## [EXERCISE]
Leaving out every picture, output the records below exactly as they are.

## [MATERIAL PROVIDED]
------------------------------------------------------------

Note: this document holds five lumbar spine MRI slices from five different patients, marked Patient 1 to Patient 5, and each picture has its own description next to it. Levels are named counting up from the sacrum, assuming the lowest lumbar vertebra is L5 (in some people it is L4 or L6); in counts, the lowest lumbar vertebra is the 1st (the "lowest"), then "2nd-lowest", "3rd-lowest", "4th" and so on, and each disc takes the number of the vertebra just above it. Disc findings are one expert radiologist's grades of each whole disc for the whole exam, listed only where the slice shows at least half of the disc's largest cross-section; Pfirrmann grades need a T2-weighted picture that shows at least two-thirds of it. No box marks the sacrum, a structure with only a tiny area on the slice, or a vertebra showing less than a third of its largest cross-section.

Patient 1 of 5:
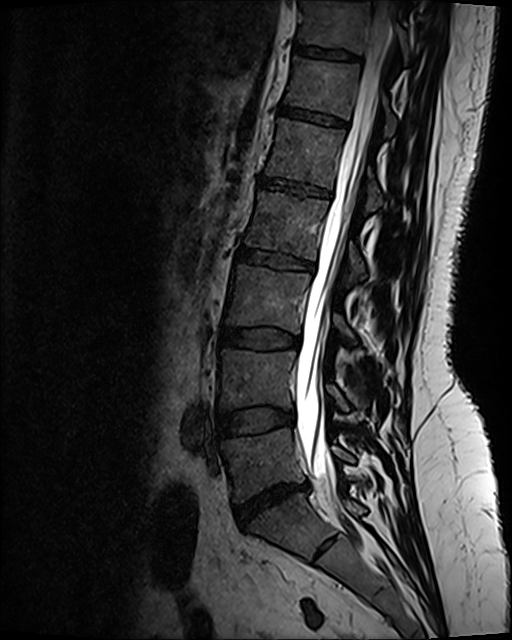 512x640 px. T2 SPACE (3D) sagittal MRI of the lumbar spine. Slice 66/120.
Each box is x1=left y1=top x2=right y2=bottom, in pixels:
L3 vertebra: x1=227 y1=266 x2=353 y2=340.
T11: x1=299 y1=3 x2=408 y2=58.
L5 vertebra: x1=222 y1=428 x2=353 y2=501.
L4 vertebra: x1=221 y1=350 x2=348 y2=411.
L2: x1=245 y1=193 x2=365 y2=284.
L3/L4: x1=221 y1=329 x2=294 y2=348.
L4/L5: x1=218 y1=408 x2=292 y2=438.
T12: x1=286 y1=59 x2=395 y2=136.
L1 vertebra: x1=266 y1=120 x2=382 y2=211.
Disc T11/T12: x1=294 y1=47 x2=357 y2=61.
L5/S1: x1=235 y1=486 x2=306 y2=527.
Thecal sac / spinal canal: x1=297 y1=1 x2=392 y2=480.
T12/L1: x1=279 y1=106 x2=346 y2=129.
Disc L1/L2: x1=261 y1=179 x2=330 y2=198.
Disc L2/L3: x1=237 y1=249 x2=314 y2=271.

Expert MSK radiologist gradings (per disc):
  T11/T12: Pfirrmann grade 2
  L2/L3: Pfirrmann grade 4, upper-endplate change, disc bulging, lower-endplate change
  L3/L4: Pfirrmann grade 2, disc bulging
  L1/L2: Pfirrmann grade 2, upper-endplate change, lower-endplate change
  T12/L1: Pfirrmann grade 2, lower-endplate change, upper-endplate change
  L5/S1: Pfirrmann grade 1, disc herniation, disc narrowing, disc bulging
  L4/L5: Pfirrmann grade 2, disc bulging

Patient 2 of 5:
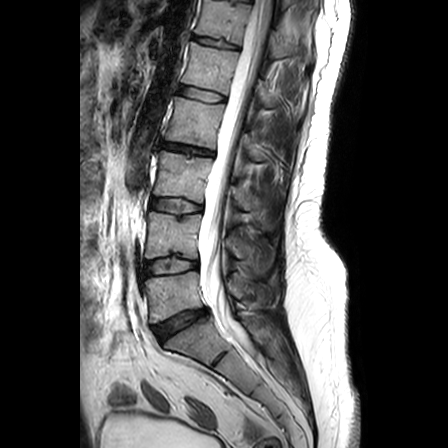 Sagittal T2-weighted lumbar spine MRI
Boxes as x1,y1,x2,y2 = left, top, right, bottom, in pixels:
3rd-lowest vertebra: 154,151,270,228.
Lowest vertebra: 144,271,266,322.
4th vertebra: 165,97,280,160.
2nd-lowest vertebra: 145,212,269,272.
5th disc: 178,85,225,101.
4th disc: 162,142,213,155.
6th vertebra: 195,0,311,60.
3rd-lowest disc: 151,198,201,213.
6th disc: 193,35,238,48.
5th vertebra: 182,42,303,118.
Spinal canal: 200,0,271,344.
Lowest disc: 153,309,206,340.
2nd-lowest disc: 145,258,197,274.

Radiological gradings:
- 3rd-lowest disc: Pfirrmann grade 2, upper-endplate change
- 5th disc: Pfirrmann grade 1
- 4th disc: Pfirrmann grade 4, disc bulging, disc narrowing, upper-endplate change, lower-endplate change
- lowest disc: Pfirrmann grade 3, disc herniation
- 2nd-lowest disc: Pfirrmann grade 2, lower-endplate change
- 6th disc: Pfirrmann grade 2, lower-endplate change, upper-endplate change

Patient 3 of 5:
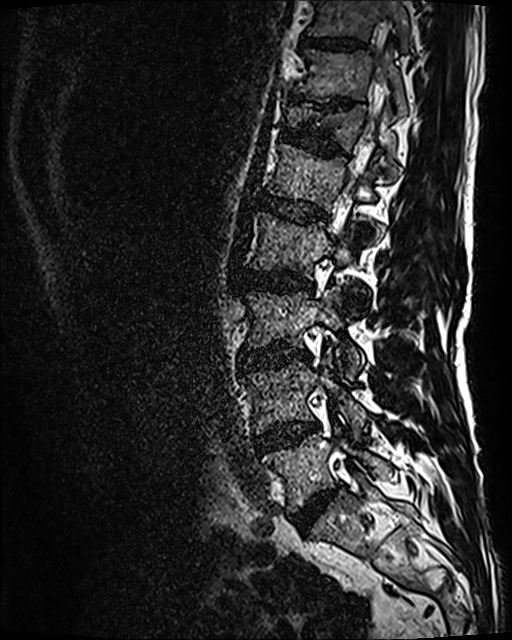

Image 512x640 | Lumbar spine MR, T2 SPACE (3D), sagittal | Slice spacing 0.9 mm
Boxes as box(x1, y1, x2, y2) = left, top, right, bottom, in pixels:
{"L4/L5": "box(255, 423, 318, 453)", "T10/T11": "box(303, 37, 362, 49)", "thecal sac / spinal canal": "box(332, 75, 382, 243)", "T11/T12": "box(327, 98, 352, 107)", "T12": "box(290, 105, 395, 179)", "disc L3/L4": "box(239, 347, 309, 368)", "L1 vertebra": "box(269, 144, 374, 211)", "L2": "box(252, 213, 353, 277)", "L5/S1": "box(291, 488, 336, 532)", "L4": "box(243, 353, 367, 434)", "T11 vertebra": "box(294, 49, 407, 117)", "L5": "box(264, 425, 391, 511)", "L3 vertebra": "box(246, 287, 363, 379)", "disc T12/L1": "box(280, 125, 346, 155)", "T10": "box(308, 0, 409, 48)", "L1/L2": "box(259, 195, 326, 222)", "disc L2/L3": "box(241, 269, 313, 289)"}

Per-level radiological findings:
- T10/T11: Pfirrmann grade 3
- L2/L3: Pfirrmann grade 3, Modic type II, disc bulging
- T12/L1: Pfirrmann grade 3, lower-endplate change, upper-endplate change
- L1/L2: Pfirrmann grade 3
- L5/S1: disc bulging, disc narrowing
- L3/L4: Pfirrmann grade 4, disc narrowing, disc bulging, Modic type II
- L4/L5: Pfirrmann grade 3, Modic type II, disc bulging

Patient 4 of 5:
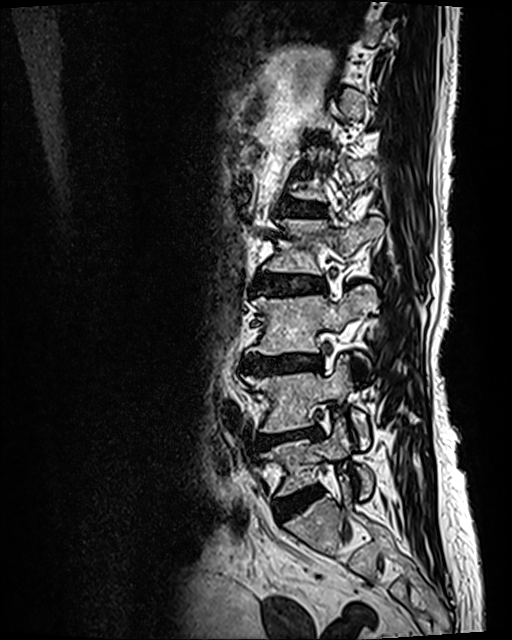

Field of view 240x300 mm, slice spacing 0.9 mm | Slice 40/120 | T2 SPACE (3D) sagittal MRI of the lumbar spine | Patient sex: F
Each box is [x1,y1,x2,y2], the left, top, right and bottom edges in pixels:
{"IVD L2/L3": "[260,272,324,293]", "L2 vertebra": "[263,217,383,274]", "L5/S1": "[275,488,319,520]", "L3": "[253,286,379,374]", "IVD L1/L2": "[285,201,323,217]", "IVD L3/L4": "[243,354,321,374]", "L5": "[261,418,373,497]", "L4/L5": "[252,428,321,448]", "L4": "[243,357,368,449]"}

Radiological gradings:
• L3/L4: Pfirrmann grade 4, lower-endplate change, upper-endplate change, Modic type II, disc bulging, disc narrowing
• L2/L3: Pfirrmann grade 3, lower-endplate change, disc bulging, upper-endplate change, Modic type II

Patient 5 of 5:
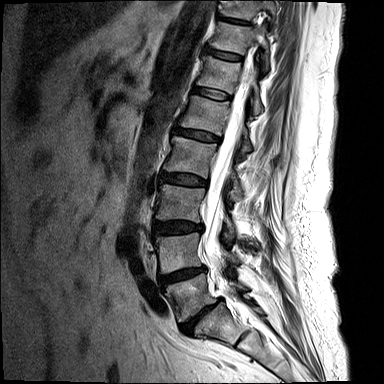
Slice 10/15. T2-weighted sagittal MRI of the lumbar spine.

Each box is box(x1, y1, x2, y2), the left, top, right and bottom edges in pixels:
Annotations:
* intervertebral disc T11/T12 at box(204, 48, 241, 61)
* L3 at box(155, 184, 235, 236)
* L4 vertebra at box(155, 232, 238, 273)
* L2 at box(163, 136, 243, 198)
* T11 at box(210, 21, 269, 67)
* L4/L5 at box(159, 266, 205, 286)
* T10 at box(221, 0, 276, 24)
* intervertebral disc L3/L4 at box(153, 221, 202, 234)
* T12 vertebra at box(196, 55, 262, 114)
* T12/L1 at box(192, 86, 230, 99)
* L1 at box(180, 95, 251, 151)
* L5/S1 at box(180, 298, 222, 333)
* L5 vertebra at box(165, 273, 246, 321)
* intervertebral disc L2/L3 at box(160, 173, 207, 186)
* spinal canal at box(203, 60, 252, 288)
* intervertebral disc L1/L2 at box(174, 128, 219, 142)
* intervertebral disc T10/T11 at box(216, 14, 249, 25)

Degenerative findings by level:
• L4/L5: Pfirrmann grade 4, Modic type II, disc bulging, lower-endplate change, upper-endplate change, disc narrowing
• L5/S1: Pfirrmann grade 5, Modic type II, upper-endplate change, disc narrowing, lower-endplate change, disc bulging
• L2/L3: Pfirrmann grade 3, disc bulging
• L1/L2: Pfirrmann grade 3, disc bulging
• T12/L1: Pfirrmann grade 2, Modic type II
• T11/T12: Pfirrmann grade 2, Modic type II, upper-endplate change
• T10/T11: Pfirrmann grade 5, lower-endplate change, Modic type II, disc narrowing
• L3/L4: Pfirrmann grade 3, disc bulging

------------------------------------------------------------

## [SOLUTION TO THE PROBLEM]
Note: this document holds five lumbar spine MRI slices from five different patients, marked Patient 1 to Patient 5, and each picture has its own description next to it. Levels are named counting up from the sacrum, assuming the lowest lumbar vertebra is L5 (in some people it is L4 or L6); in counts, the lowest lumbar vertebra is the 1st (the "lowest"), then "2nd-lowest", "3rd-lowest", "4th" and so on, and each disc takes the number of the vertebra just above it. Disc findings are one expert radiologist's grades of each whole disc for the whole exam, listed only where the slice shows at least half of the disc's largest cross-section; Pfirrmann grades need a T2-weighted picture that shows at least two-thirds of it. No box marks the sacrum, a structure with only a tiny area on the slice, or a vertebra showing less than a third of its largest cross-section.

Patient 1 of 5:
 512x640 px. T2 SPACE (3D) sagittal MRI of the lumbar spine. Slice 66/120.
Each box is x1=left y1=top x2=right y2=bottom, in pixels:
L3 vertebra: x1=227 y1=266 x2=353 y2=340.
T11: x1=299 y1=3 x2=408 y2=58.
L5 vertebra: x1=222 y1=428 x2=353 y2=501.
L4 vertebra: x1=221 y1=350 x2=348 y2=411.
L2: x1=245 y1=193 x2=365 y2=284.
L3/L4: x1=221 y1=329 x2=294 y2=348.
L4/L5: x1=218 y1=408 x2=292 y2=438.
T12: x1=286 y1=59 x2=395 y2=136.
L1 vertebra: x1=266 y1=120 x2=382 y2=211.
Disc T11/T12: x1=294 y1=47 x2=357 y2=61.
L5/S1: x1=235 y1=486 x2=306 y2=527.
Thecal sac / spinal canal: x1=297 y1=1 x2=392 y2=480.
T12/L1: x1=279 y1=106 x2=346 y2=129.
Disc L1/L2: x1=261 y1=179 x2=330 y2=198.
Disc L2/L3: x1=237 y1=249 x2=314 y2=271.

Expert MSK radiologist gradings (per disc):
  T11/T12: Pfirrmann grade 2
  L2/L3: Pfirrmann grade 4, upper-endplate change, disc bulging, lower-endplate change
  L3/L4: Pfirrmann grade 2, disc bulging
  L1/L2: Pfirrmann grade 2, upper-endplate change, lower-endplate change
  T12/L1: Pfirrmann grade 2, lower-endplate change, upper-endplate change
  L5/S1: Pfirrmann grade 1, disc herniation, disc narrowing, disc bulging
  L4/L5: Pfirrmann grade 2, disc bulging

Patient 2 of 5:
 Sagittal T2-weighted lumbar spine MRI
Boxes as x1,y1,x2,y2 = left, top, right, bottom, in pixels:
3rd-lowest vertebra: 154,151,270,228.
Lowest vertebra: 144,271,266,322.
4th vertebra: 165,97,280,160.
2nd-lowest vertebra: 145,212,269,272.
5th disc: 178,85,225,101.
4th disc: 162,142,213,155.
6th vertebra: 195,0,311,60.
3rd-lowest disc: 151,198,201,213.
6th disc: 193,35,238,48.
5th vertebra: 182,42,303,118.
Spinal canal: 200,0,271,344.
Lowest disc: 153,309,206,340.
2nd-lowest disc: 145,258,197,274.

Radiological gradings:
- 3rd-lowest disc: Pfirrmann grade 2, upper-endplate change
- 5th disc: Pfirrmann grade 1
- 4th disc: Pfirrmann grade 4, disc bulging, disc narrowing, upper-endplate change, lower-endplate change
- lowest disc: Pfirrmann grade 3, disc herniation
- 2nd-lowest disc: Pfirrmann grade 2, lower-endplate change
- 6th disc: Pfirrmann grade 2, lower-endplate change, upper-endplate change

Patient 3 of 5:

Image 512x640 | Lumbar spine MR, T2 SPACE (3D), sagittal | Slice spacing 0.9 mm
Boxes as box(x1, y1, x2, y2) = left, top, right, bottom, in pixels:
{"L4/L5": "box(255, 423, 318, 453)", "T10/T11": "box(303, 37, 362, 49)", "thecal sac / spinal canal": "box(332, 75, 382, 243)", "T11/T12": "box(327, 98, 352, 107)", "T12": "box(290, 105, 395, 179)", "disc L3/L4": "box(239, 347, 309, 368)", "L1 vertebra": "box(269, 144, 374, 211)", "L2": "box(252, 213, 353, 277)", "L5/S1": "box(291, 488, 336, 532)", "L4": "box(243, 353, 367, 434)", "T11 vertebra": "box(294, 49, 407, 117)", "L5": "box(264, 425, 391, 511)", "L3 vertebra": "box(246, 287, 363, 379)", "disc T12/L1": "box(280, 125, 346, 155)", "T10": "box(308, 0, 409, 48)", "L1/L2": "box(259, 195, 326, 222)", "disc L2/L3": "box(241, 269, 313, 289)"}

Per-level radiological findings:
- T10/T11: Pfirrmann grade 3
- L2/L3: Pfirrmann grade 3, Modic type II, disc bulging
- T12/L1: Pfirrmann grade 3, lower-endplate change, upper-endplate change
- L1/L2: Pfirrmann grade 3
- L5/S1: disc bulging, disc narrowing
- L3/L4: Pfirrmann grade 4, disc narrowing, disc bulging, Modic type II
- L4/L5: Pfirrmann grade 3, Modic type II, disc bulging

Patient 4 of 5:

Field of view 240x300 mm, slice spacing 0.9 mm | Slice 40/120 | T2 SPACE (3D) sagittal MRI of the lumbar spine | Patient sex: F
Each box is [x1,y1,x2,y2], the left, top, right and bottom edges in pixels:
{"IVD L2/L3": "[260,272,324,293]", "L2 vertebra": "[263,217,383,274]", "L5/S1": "[275,488,319,520]", "L3": "[253,286,379,374]", "IVD L1/L2": "[285,201,323,217]", "IVD L3/L4": "[243,354,321,374]", "L5": "[261,418,373,497]", "L4/L5": "[252,428,321,448]", "L4": "[243,357,368,449]"}

Radiological gradings:
• L3/L4: Pfirrmann grade 4, lower-endplate change, upper-endplate change, Modic type II, disc bulging, disc narrowing
• L2/L3: Pfirrmann grade 3, lower-endplate change, disc bulging, upper-endplate change, Modic type II

Patient 5 of 5:
Slice 10/15. T2-weighted sagittal MRI of the lumbar spine.

Each box is box(x1, y1, x2, y2), the left, top, right and bottom edges in pixels:
Annotations:
* intervertebral disc T11/T12 at box(204, 48, 241, 61)
* L3 at box(155, 184, 235, 236)
* L4 vertebra at box(155, 232, 238, 273)
* L2 at box(163, 136, 243, 198)
* T11 at box(210, 21, 269, 67)
* L4/L5 at box(159, 266, 205, 286)
* T10 at box(221, 0, 276, 24)
* intervertebral disc L3/L4 at box(153, 221, 202, 234)
* T12 vertebra at box(196, 55, 262, 114)
* T12/L1 at box(192, 86, 230, 99)
* L1 at box(180, 95, 251, 151)
* L5/S1 at box(180, 298, 222, 333)
* L5 vertebra at box(165, 273, 246, 321)
* intervertebral disc L2/L3 at box(160, 173, 207, 186)
* spinal canal at box(203, 60, 252, 288)
* intervertebral disc L1/L2 at box(174, 128, 219, 142)
* intervertebral disc T10/T11 at box(216, 14, 249, 25)

Degenerative findings by level:
• L4/L5: Pfirrmann grade 4, Modic type II, disc bulging, lower-endplate change, upper-endplate change, disc narrowing
• L5/S1: Pfirrmann grade 5, Modic type II, upper-endplate change, disc narrowing, lower-endplate change, disc bulging
• L2/L3: Pfirrmann grade 3, disc bulging
• L1/L2: Pfirrmann grade 3, disc bulging
• T12/L1: Pfirrmann grade 2, Modic type II
• T11/T12: Pfirrmann grade 2, Modic type II, upper-endplate change
• T10/T11: Pfirrmann grade 5, lower-endplate change, Modic type II, disc narrowing
• L3/L4: Pfirrmann grade 3, disc bulging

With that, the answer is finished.